The simulation of flow in a proppant pack is done using sand packs of different permeabilities. The base case for the work is established using sandstone samples with various permeabilities. The sandstone samples include Gray-Berea with uncoated absolute permeability of 86 mD, Buff Berea with uncoated absolute permeability of 374 mD, Bentheimer sandstone with uncoated absolute permeability of 277 mD and Leopard sandstone with the uncoated absolute permeability of 803 mD. The sand packs used are 20/40 mesh with uncoated absolute permeability of 31 D, 40/60 mesh with uncoated absolute permeability of 22 D and 50/70 mesh with uncoated absolute permeability of 21 D. After measuring the absolute permeability, wettability (using contact angle method) and relative permeability, all the samples were coated and the properties were measured again.

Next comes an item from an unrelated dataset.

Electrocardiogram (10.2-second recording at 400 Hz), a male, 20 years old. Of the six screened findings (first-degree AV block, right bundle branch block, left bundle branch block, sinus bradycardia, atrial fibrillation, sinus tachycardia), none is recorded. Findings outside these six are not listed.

The results show that the modification enhances fluid flow through pores. The surfaces for all the samples were altered from a hydrophilic to a hydrophobic surface. The contact angle between the fluid and samples was observed to be almost 90° with water and >60° for oil, after modification. This confirms modification of samples to partial-wetting state. An increase in absolute permeability is observed from 14.54% for Gray-Berea to 184% for Leopard sandstone. The increase in absolute permeability for sand packs is observed from, 23% for 20/40 mesh sand, to 5.28% for 50/70 mesh sand. It was observed that modification is more efficient for a sample with a higher permeability, but further studies are in process to relate the permeability enhancement to total surface area.

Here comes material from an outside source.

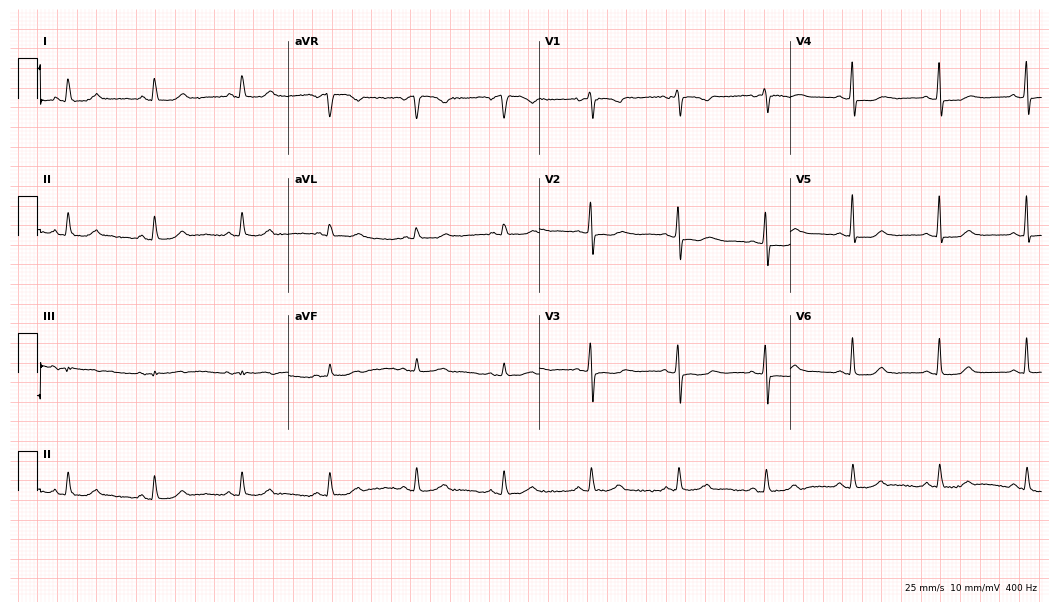
Electrocardiogram, a 63-year-old woman. Of the six screened findings (first-degree AV block, right bundle branch block, left bundle branch block, sinus bradycardia, atrial fibrillation, sinus tachycardia), none is recorded.

Since the production rate of tight sandstone and shale reservoirs is low, especially in liquid-rich reservoirs and significant amount of water is injected for reservoir stimulation, enhancement in fracture conductivity resulting from proppant surface modification can have a meaningful impact on the recovery of these reservoirs. This study uses experimental techniques to show the effectiveness of nano-roughness coating on the reduction of friction which can lead to enhancement in fracture conductivity.